At this time Minitab does not support this procedure.
Analysis
Obs | Variable | type | _TYPE | _FREQ_ | n1 | xbar1 | s21 | n2 | xbar1 | s22 |
---|---|---|---|---|---|---|---|---|---|---|
1 | bottom | fake | 0 | 100 | 100 | 8.305 | 0.41321 | 100 | 10.530 | 1.28131 |
2 | diagon | fake | 0 | 100 | 100 | 141.517 | 0.19981 | 100 | 139.450 | 0.31121 |
3 | left | fake | 0 | 100 | 100 | 129.943 | 0.13258 | 100 | 130.300 | 0.06505 |
4 | length | fake | 0 | 100 | 100 | 214.969 | 0.15024 | 100 | 214.823 | 0.12401 |
5 | right | fake | 0 | 100 | 100 | 129.720 | 0.12626 | 100 | 130.193 | 0.08894 |
6 | top | fake | 0 | 100 | 100 | 10.168 | 0.42119 | 100 | 11.133 | 0.40446 |
Obs | f | t | sp | losim | upsim | lobon | upbon |
---|---|---|---|---|---|---|---|
1 | 2.14580 | 2.66503 | 0.84726 | -2.69809 | 1.75191 | -2.57192 | -1.97808 |
2 | 2.14580 | 2.66503 | 0.2551 | 1.80720 | 2.32680 | 1.87649 | 2.25751 |
3 | 2.14580 | 2.66503 | 0.09881 | -0.51857 | -0.19543 | -0.47547 | -0.23853 |
4 | 2.14580 | 2.66503 | 0.13713 | -0.04433 | 0.33633 | 0.00643 | 0.28557 |
5 | 2.14580 | 2.66503 | 0.10760 | -0.64160 | -0.30440 | -0.59663 | -0.34937 |
6 | 2.14580 | 2.66503 |
0.41282 |
-1.29523 | -0.63477 | -1.20716 | -0.72284 |
The bounds of the simultaneous confidence intervals are given in columns for losim and upsim. Those entries are copied into the table below:
Variable | 95% Confidence Interval |
---|---|
Length | -0.044, 0.336 |
Left Width | -0.519, -0.195 |
Right Width | -0.642, -0.304 |
Bottom Margin | -2.698, -1.752 |
Top Margin | -1.295, -0.635 |
Diagonal | 1.807, 2.327 |
You need to be careful where they appear in the table in the output.

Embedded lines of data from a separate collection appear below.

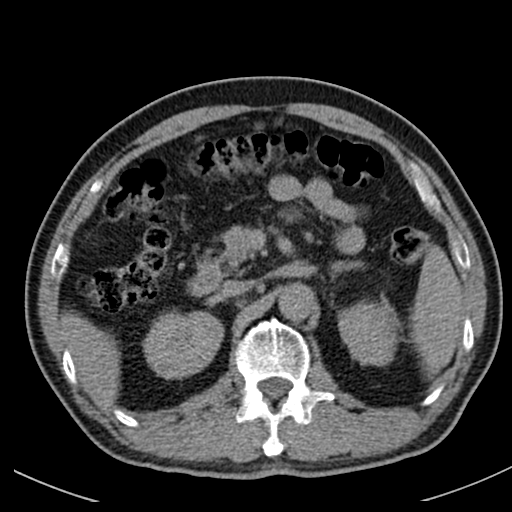
Q: What kind of scan is this?
A: Multiphase abdominal CT, liver, non-contrast phase.
Q: Patient?
A: Male, age 64.
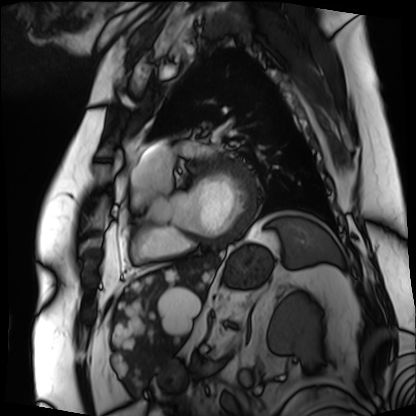
Clinical context:
Cardiac MRI. Subject group: patient.
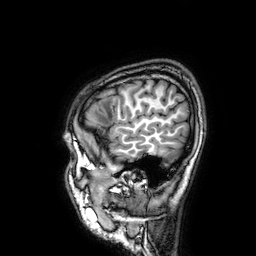
Q: What kind of scan is this?
A: 3 Tesla brain MRI.
Study: ring-enhancing brain masses.
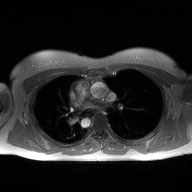
Case summary: 2D phase-contrast cine MRI of the ascending aorta, high-resolution GRAPPA acquisition.
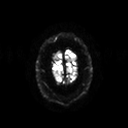
Case:
– modality — 3 Tesla brain MRI
– series — diffusion tensor imaging (medium iso)
– study — ring-enhancing brain masses
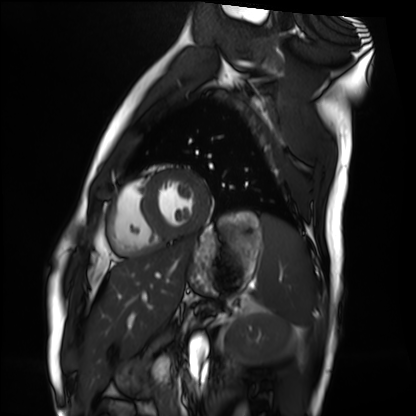
Q: What kind of scan is this?
A: Cardiac MRI.
Subject group: healthy volunteer.
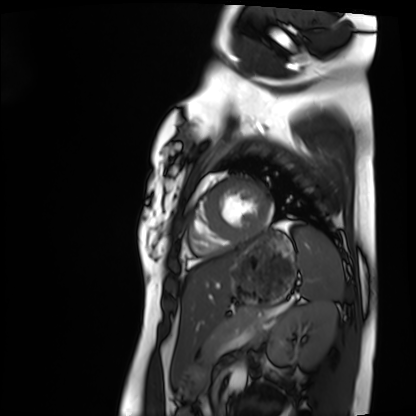
Cardiac MRI.
Subject group: healthy volunteer.
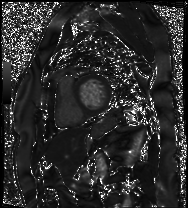
Case summary: Cardiac MRI. Subject group: patient.
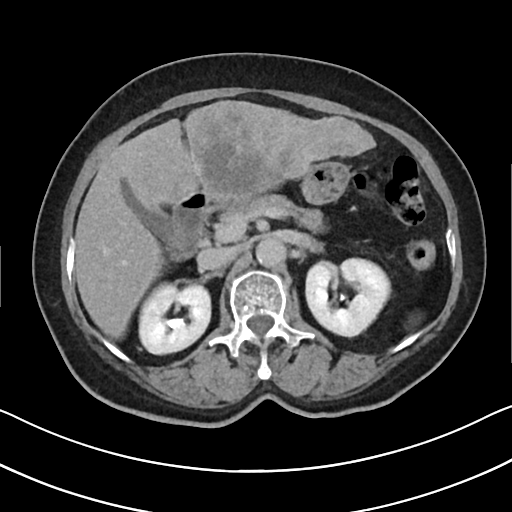
Summary:
Multiphase abdominal CT, liver, delayed phase. Patient: female, age 67. History: cirrhosis, prior chemotherapy.
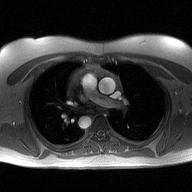
modality — 2D phase-contrast cine MRI of the ascending aorta
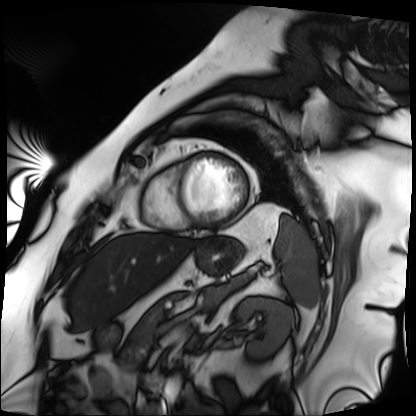
Case summary: Cardiac MRI. Subject group: patient.
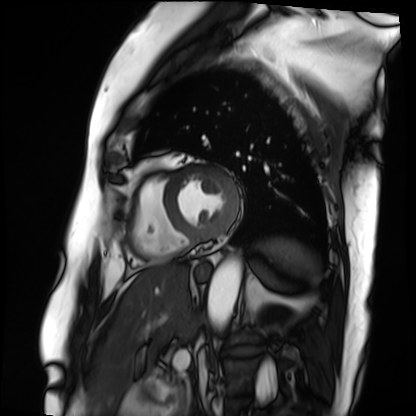
modality: cardiac MRI | subject group: patient.
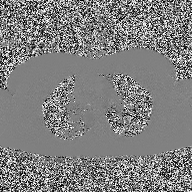
<study>
  <modality>
    <type>2D phase-contrast cine MRI</type>
    <region>ascending aorta</region>
    <reconstruction>high-resolution GRAPPA acquisition</reconstruction>
  </modality>
</study>

When interpreting these intervals we need to see which intervals include 0, which ones fall entirely below 0, and which ones fall entirely above 0.
The first thing that we notice is that interval for length includes 0. This suggests that we can not distinguish between the lengths of counterfeit and genuine banknotes. The intervals for both width measurements fall below 0.

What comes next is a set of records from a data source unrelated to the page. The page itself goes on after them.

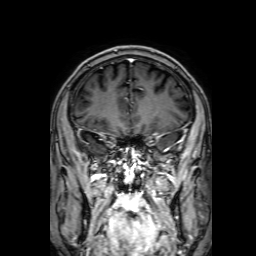
Summary:
3 Tesla brain MRI. Series: 3D T1-weighted with SENSE. Study: ring-enhancing brain masses.
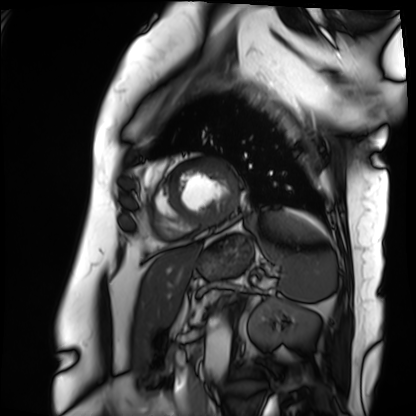
Case:
• modality · cardiac MRI
• subject group · patient
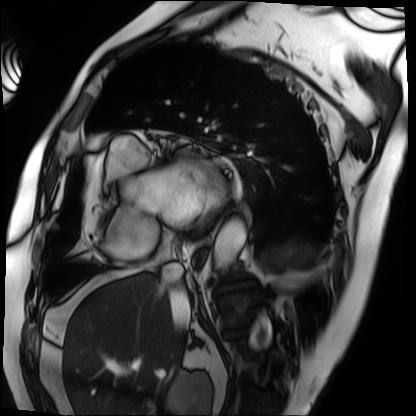
Cardiac MRI.
Subject group: patient.
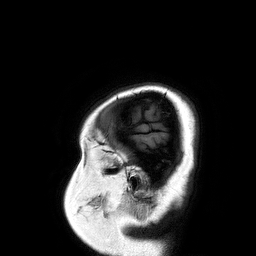
3 Tesla brain MRI. Series: 3D T1-weighted turbo field echo. Study: ring-enhancing brain masses.
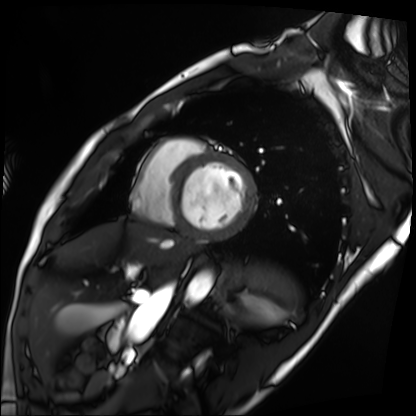
Summary: Cardiac MRI. Subject group: patient.
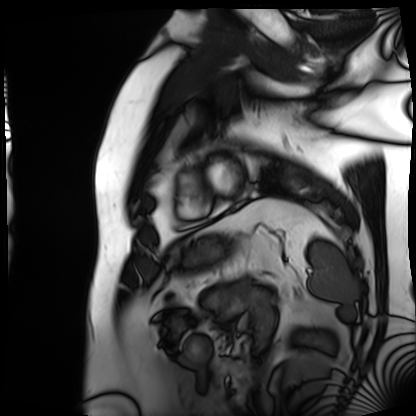
  modality: cardiac MRI
  cohort: patient
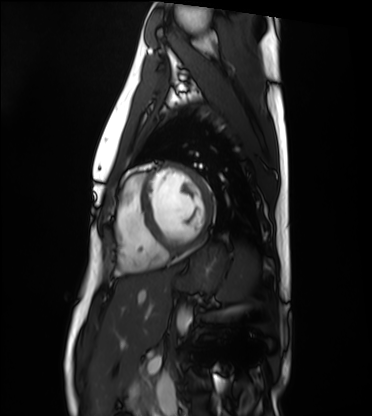
Cardiac MRI.
Subject group: healthy volunteer.
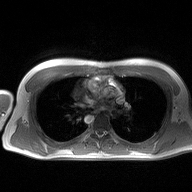
Q: What kind of scan is this?
A: 2D phase-contrast cine MRI of the ascending aorta.

Since these intervals are being calculated by taking the genuine notes minus the counterfeit notes this would suggest that the counterfeit notes are larger on these variables and we can conclude that the left and right margins of the counterfeit notes are wider than the genuine notes.
Similarly, we can conclude that the top and bottom margins of the counterfeit are also too large. Note, however, that the interval for the diagonal measurements falls entirely above 0. This suggests that the diagonal measurements of the counterfeit notes are smaller than that of the genuine notes.
Conclusions
- Counterfeit notes are too wide on both the left and right margins.
- The top and bottom margins of the counterfeit notes are too large.
- The diagonal measurement of the counterfeit notes is smaller than that of the genuine notes.
- Cannot distinguish between the lengths of counterfeit and genuine banknotes.